Trader: "Stocks Won’t Stay Bid On Bad News Just Because The Fed Cuts 25bps"

With The Dow on course for its longest win streak in 13 months, and Treasury yields refusing to rise, the market appears convinced that The Fed will acquiesce to its needs.

But, as former fund manager and FX trader Richard Breslow notes, as fear has turned to greed, with markets demanding ever more support from their central bank protectorate, the opportunity for dramatic disappointment abounds.

Via Bloomberg,

During a discussion about what the FOMC might say next week, an interesting point was made about the word “patient”.

When it was first used, it was part of the Committee’s move toward a more dovish policy stance. Now, given market pricing and less robust economic numbers, continuing its use is expected to be taken as hawkish. The market has the rate cut bit in its mouth and wants its central bankers to run with it. I can only imagine what futures traders would do with “transitory.”

In reality, patient is exactly what they should be. Promising to do what may become necessary is far more appropriate than effectively pre-committing to a move. If there is anything that has been learned, predicting events accurately is a lot harder than it looks. One central banker’s flip-flop is another’s staying agile.

There are so many different theories positing how the G-20 summit might turn out that, at this point, it’s all just a guessing game. Common sense would suggest some compromise would be in everyone’s best interest. But in this case, who knows? Politicians can be very base when catering to theirs.

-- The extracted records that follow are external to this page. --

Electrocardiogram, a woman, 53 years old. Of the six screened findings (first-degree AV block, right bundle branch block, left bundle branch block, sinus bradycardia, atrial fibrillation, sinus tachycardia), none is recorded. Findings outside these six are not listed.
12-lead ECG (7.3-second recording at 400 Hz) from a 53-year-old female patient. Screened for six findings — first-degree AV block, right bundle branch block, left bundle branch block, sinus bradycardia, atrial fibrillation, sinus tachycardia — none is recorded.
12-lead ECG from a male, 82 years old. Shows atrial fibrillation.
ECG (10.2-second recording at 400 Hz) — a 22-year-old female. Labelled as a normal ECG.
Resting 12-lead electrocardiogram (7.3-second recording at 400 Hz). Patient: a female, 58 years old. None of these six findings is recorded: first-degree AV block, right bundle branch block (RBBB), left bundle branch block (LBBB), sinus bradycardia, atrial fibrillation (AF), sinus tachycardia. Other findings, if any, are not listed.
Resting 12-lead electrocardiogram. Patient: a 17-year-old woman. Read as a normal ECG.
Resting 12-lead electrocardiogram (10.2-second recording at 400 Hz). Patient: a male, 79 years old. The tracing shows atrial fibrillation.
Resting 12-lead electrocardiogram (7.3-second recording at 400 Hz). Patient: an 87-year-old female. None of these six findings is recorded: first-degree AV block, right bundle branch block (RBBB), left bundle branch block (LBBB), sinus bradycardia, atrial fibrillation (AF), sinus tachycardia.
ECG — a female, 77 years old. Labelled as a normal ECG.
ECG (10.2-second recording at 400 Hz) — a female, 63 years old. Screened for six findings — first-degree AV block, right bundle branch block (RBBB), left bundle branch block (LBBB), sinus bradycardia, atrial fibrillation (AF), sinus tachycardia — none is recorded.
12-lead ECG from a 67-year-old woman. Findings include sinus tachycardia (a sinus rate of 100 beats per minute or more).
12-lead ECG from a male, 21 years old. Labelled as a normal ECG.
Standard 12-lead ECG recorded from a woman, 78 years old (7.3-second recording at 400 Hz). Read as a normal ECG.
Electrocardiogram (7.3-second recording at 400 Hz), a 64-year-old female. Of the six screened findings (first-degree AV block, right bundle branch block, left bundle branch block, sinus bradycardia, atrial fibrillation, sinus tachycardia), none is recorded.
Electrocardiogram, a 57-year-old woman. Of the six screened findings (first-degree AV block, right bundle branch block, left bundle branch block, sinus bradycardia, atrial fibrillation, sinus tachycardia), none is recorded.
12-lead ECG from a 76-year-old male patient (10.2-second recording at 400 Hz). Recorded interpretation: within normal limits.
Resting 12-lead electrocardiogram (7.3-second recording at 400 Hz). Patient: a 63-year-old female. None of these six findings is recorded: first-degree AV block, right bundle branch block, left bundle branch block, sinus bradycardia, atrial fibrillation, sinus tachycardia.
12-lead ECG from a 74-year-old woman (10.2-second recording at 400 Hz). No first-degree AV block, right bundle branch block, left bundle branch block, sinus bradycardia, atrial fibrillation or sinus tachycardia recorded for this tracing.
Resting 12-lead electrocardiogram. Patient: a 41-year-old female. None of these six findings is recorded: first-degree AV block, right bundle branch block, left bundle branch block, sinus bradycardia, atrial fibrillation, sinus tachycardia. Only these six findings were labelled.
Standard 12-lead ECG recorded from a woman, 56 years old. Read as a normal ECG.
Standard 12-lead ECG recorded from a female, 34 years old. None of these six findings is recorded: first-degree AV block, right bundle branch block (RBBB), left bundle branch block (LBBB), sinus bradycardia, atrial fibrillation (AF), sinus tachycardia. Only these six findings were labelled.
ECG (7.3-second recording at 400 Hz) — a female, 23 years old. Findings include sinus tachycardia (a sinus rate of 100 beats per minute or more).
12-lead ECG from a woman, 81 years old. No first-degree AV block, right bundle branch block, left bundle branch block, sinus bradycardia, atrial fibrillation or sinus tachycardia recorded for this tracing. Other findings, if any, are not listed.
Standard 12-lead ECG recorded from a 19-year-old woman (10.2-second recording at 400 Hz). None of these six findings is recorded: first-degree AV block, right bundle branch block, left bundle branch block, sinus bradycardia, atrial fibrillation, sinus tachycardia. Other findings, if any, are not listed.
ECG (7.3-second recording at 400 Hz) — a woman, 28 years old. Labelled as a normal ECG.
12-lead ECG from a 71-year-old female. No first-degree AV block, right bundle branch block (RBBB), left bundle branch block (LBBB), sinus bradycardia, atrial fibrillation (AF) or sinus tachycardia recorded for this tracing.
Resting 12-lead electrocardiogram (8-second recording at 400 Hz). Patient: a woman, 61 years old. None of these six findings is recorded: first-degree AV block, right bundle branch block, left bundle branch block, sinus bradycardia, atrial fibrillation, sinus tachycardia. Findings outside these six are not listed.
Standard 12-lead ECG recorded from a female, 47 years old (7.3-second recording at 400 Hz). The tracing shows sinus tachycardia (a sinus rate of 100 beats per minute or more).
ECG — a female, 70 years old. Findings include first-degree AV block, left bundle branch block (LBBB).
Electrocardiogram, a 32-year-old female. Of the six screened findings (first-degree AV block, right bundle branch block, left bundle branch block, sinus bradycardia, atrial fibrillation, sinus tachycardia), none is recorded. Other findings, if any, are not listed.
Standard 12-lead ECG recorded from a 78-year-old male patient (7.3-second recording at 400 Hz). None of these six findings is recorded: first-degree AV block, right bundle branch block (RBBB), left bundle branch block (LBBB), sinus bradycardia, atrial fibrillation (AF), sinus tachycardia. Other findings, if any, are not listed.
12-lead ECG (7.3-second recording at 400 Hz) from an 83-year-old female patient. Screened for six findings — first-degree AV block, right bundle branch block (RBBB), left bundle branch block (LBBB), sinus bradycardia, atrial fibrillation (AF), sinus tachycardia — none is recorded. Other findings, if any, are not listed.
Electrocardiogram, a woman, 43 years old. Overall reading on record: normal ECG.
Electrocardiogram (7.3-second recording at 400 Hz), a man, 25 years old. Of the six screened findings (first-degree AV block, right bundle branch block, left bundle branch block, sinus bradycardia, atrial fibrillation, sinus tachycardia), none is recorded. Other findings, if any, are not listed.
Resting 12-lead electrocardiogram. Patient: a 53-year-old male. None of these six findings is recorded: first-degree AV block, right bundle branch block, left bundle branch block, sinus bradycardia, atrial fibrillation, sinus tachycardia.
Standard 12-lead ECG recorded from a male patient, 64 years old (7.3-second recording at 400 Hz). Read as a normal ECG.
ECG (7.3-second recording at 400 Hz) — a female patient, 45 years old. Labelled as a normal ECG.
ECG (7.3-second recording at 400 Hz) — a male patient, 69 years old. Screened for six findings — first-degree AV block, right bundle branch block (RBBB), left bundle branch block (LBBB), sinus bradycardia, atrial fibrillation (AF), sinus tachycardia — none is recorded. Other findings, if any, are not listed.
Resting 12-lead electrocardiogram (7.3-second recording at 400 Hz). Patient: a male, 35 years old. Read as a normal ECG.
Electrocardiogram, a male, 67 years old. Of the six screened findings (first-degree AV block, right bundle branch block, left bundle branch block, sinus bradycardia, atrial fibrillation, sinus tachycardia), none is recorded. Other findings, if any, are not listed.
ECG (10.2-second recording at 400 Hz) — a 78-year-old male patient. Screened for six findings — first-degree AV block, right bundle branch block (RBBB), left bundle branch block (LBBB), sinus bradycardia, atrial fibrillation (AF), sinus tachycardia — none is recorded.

And the argument that time is somehow of the essence because it takes time for policy changes to filter through to the economy rings hollow in a world where financial conditions are as important as the other two mandates. This being the case, monetary policy has to be reactive, not proactive. Which explains why the market insists on pricing in multiple cuts rather than just the much-hoped for “insurance cut”. Because if one is required, chances are the market will demand more. Equities won’t stay bid on bad news just because the Fed cut 25 basis points.

While we continue with the debate about how dire is the need for rate cuts, this morning the Small Business Optimism Index printed at its highest level of the year. With all eyes on whether the S&P 500 can surmount resistance which is just above 2900. In truth, if the Russell 2000 can play a little catch-up, all of the major indexes will be looking happy.

The dollar looks offered but DXY is holding well above support. Emerging market currency indexes are trying to press up against resistance levels that they have been struggling with. And WTI crude looks like it will be trapped between $55 and $50, until it isn’t
Which brings things around to rates, the driving force between the bulk of current narratives. Yields have their work cut out to stay still, but momentum to the downside has definitely petered out. Ten-year Treasuries getting back above their 2.21% breakdown level would certainly change the technical look. Or at least turn things back to a two-way conversation.

Even two-year yields have stabilized. Not at all insignificantly, they formed a double bottom low below 1.80% after the disappointing jobs report. Which raises the question, how much is too much?

Traders have been prudent to hedge the event risk in their portfolios. With the added benefit that paying up for bonds has paid off in its own right. And they are probably going to be loathe to cut out of those positions wholesale until they see how the trade fight plays out. And why would they? But while central banks need to stand at the ready and convince investors as well as themselves that they still have adequate tools to deal with trouble, it just wouldn’t pay for them to be overly preemptive. It’s a lot harder for them to stop out of a wrong decision.